IT予算をイノベーションに投入するための4つのステップ

潤沢な予算を誇る組織でも、イノベーションのための資金を確保するのは容易なことではない。フォレスターリサーチの推計によると、IT予算全体の中で新しい取り組みに投入されている金額の割合は、24%にとどまっているのが現状だ。残りのIT予算は何に使われているのかといえば、フォレスターのアナリスト、アンドリュー・バーテルズ氏がいうところのMOOSE」――Maintain(保守)、Operate(運用)、Organization(組織)、Systems(システム)、Equipment(機器)だ。

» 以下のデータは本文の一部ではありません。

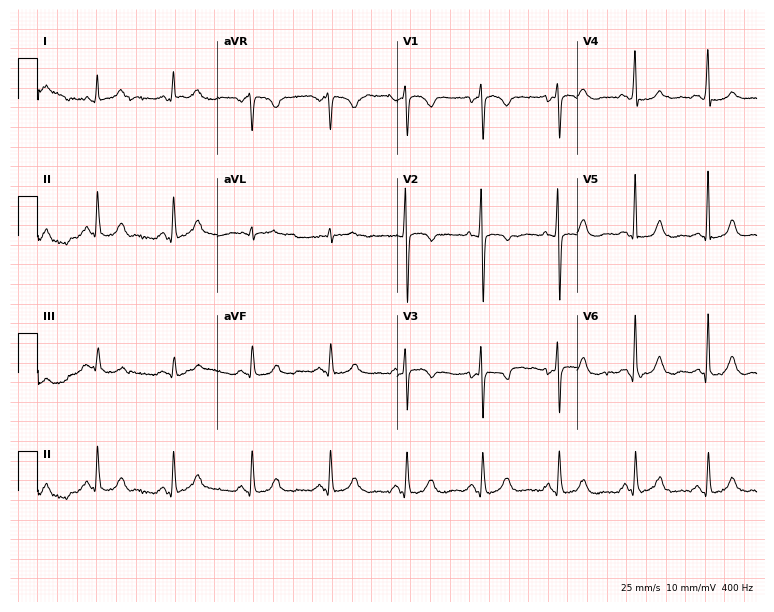
12-lead ECG (7.3-second recording at 400 Hz) from a female patient, 47 years old. Screened for six findings — first-degree AV block, right bundle branch block, left bundle branch block, sinus bradycardia, atrial fibrillation, sinus tachycardia — none is recorded.
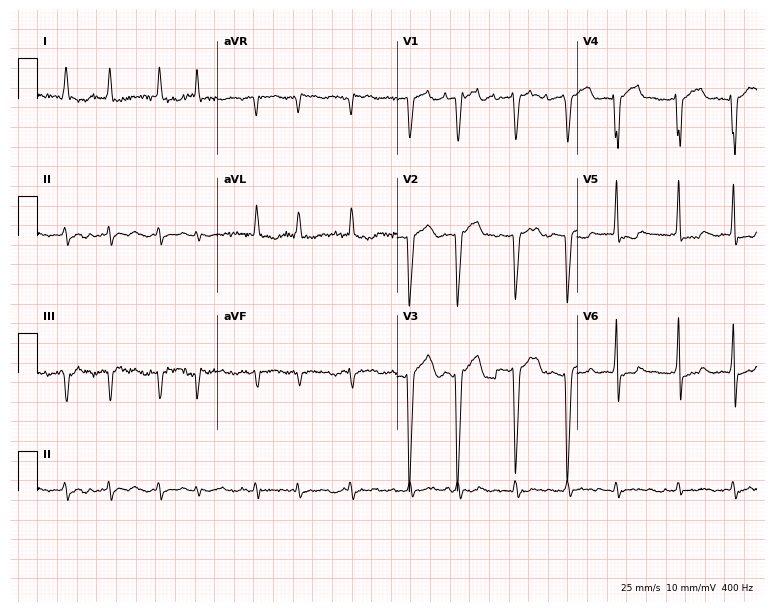
12-lead ECG from a 65-year-old female (7.3-second recording at 400 Hz). Shows atrial fibrillation.
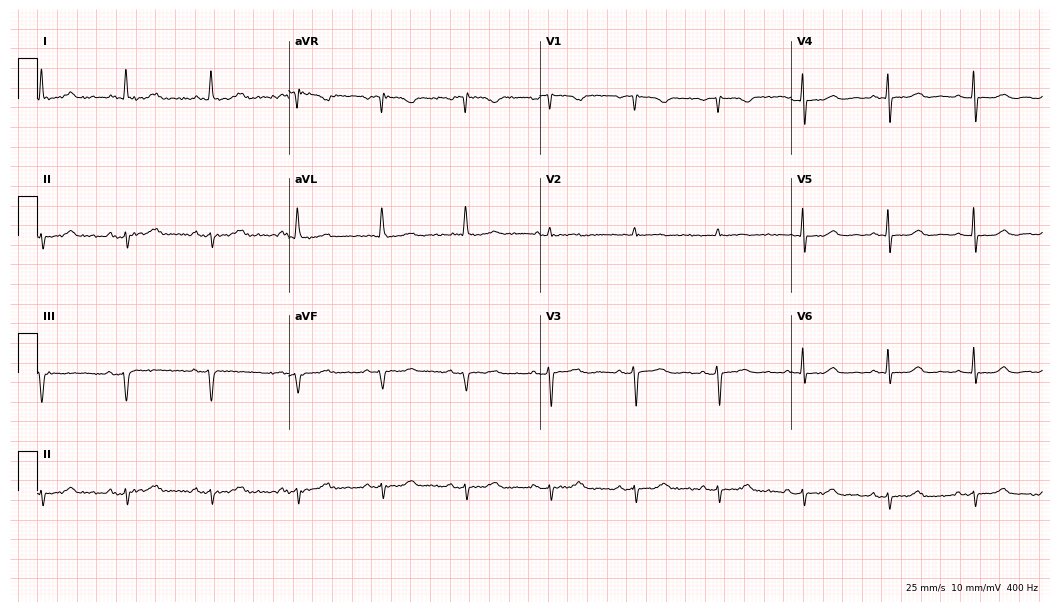
Resting 12-lead electrocardiogram (10.2-second recording at 400 Hz). Patient: an 85-year-old woman. None of these six findings is recorded: first-degree AV block, right bundle branch block, left bundle branch block, sinus bradycardia, atrial fibrillation, sinus tachycardia.
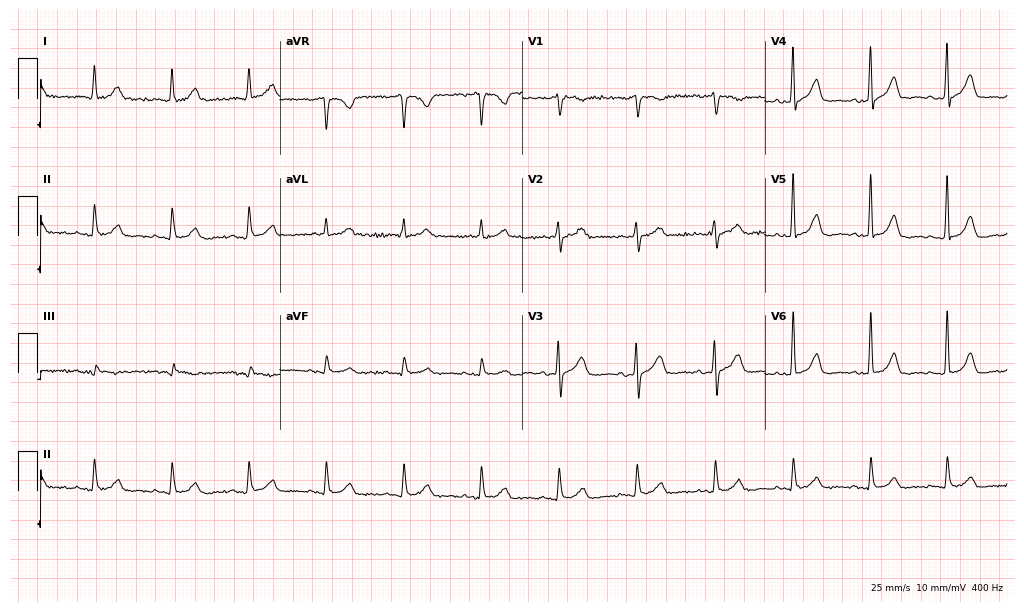
Resting 12-lead electrocardiogram (9.9-second recording at 400 Hz). Patient: a 79-year-old female. None of these six findings is recorded: first-degree AV block, right bundle branch block, left bundle branch block, sinus bradycardia, atrial fibrillation, sinus tachycardia. Only these six findings were labelled.
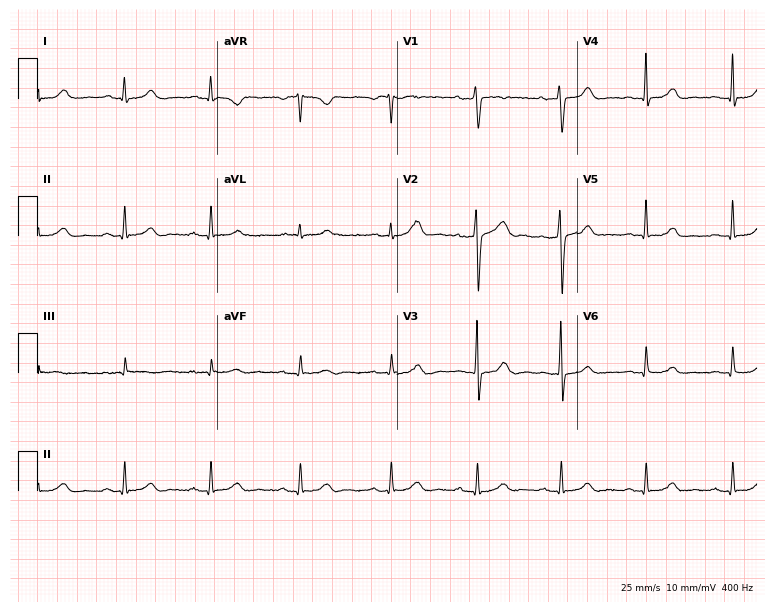
Standard 12-lead ECG recorded from a 51-year-old female. Read as a normal ECG.
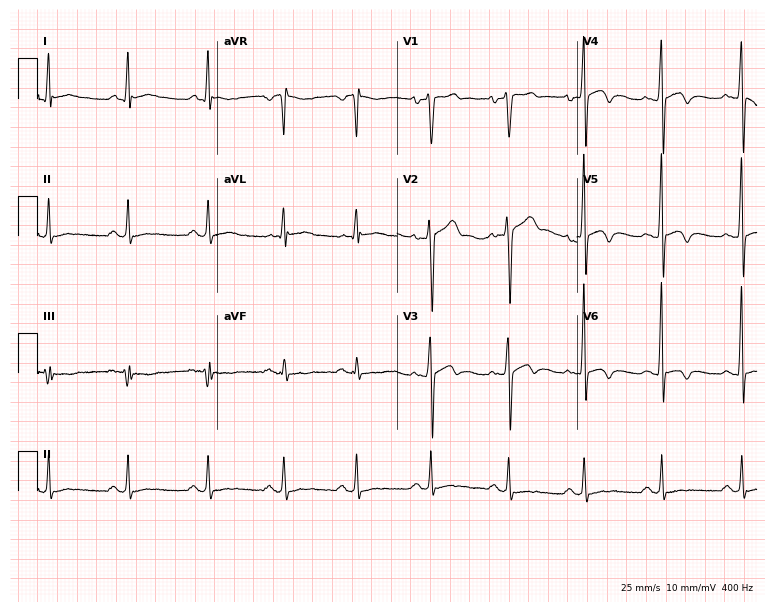
12-lead ECG from a 28-year-old male. Recorded interpretation: within normal limits.
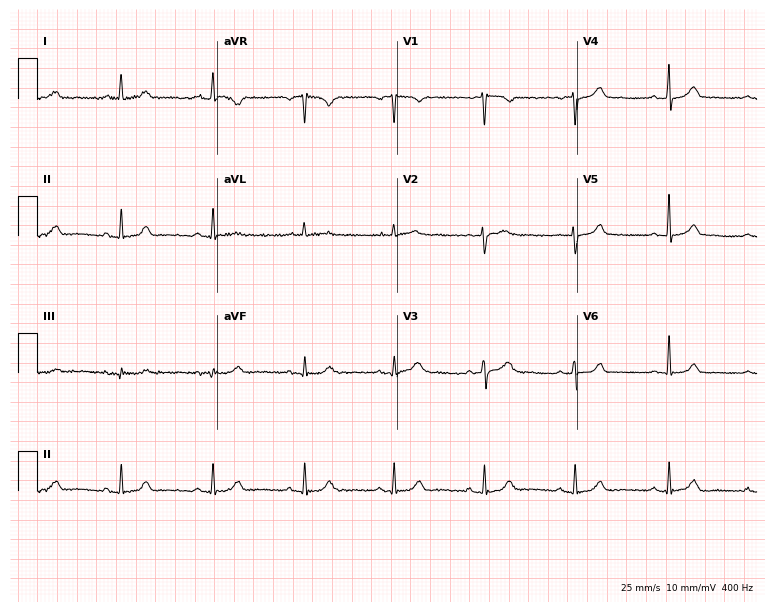
ECG (7.3-second recording at 400 Hz) — a woman, 45 years old. Labelled as a normal ECG.
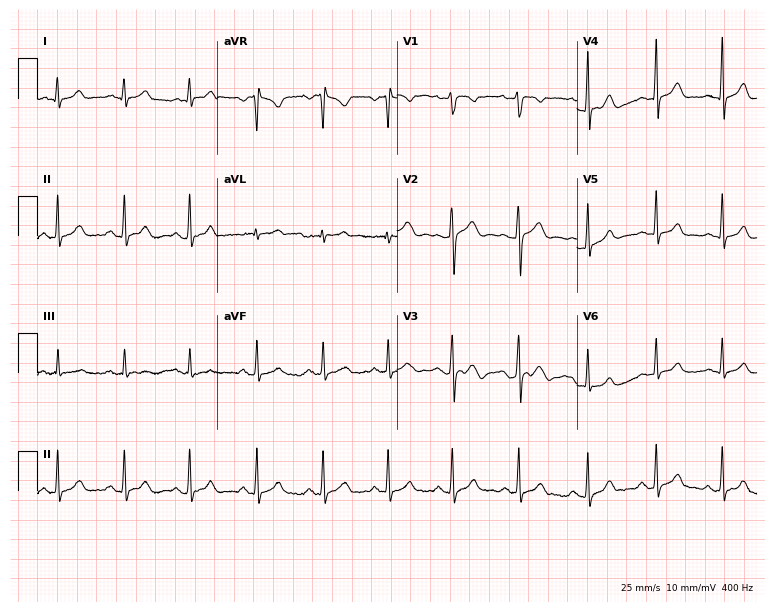
Resting 12-lead electrocardiogram. Patient: a female, 24 years old. None of these six findings is recorded: first-degree AV block, right bundle branch block, left bundle branch block, sinus bradycardia, atrial fibrillation, sinus tachycardia. Only these six findings were labelled.
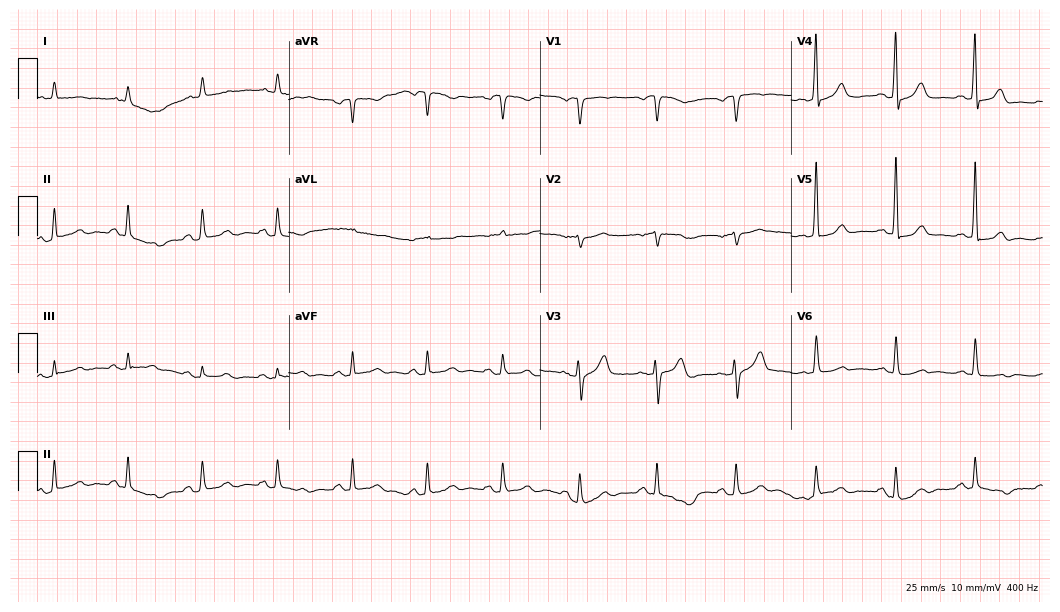
Standard 12-lead ECG recorded from a man, 79 years old (10.2-second recording at 400 Hz). None of these six findings is recorded: first-degree AV block, right bundle branch block, left bundle branch block, sinus bradycardia, atrial fibrillation, sinus tachycardia.
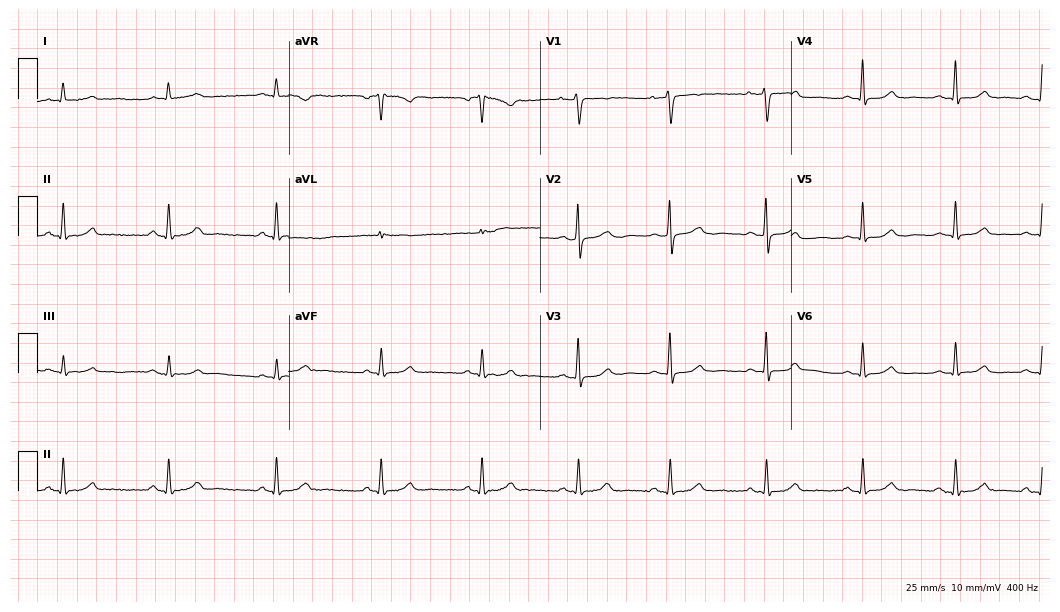
12-lead ECG (10.2-second recording at 400 Hz) from a 64-year-old female patient. Labelled as a normal ECG.

 バーテルズ氏とフォレスターの主席アナリスト、クレイグ・シモンズ氏は、昨年11月にボストンで開催されたフォレスター主催のカンファレンスで、イノベーションの実現に向けたIT予算の改革方法に関するセミナーを共同で行った。両氏が挙げたポイントは、基本的な要素の管理を徹底することだ。

<中略>

 フォレスターは、CIOが2006年に優れた業績を達成するためのIT管理とコスト削減の指針として、次の4つのステップを紹介している。

ステップ1

 IT資産をすべて棚卸しする。まず最初に、自社が何を持っているか、それらはどこにあるか、また、それらはリースしているものか、保証でカバーされているものかなどを確認しなければならない。MOOSEを簡素化する1つの方法は、アプリケーションポートフォリオ管理と資産管理を行うことだ。社内で十分に活用されていないIntelサーバが6台見つかり、それぞれに異なるアプリケーションが搭載されていたり、5台ものPCでWindows 98が使われているというような深刻なリスクが発見されたりといったことがよくある、とシモンズ氏は説明した。また、古めかしいCOBOLプログラムから先月作成されたばかりのJavaプログラムまで、カスタムアプリケーションを保守するコストとメリットを把握することも重要だという。

ステップ2

 ステップ1で特定したIT資産と、それらが支えているビジネスプロセスを対応づける。

ステップ3

 時代遅れになった資産やアプリケーションの利用を取りやめ、無駄な重複をなくし、旧式のシステムをアップグレードし、可能な限り標準化を進める。

ステップ4

 最適化する。ITのビジネス価値を測定する方法論を見いだす必要がある。シモンズ氏は、IntelのIT部門が開発した手法を最良のものの1つと評価していると述べた。この手法は同社のWebサイトで紹介されているという。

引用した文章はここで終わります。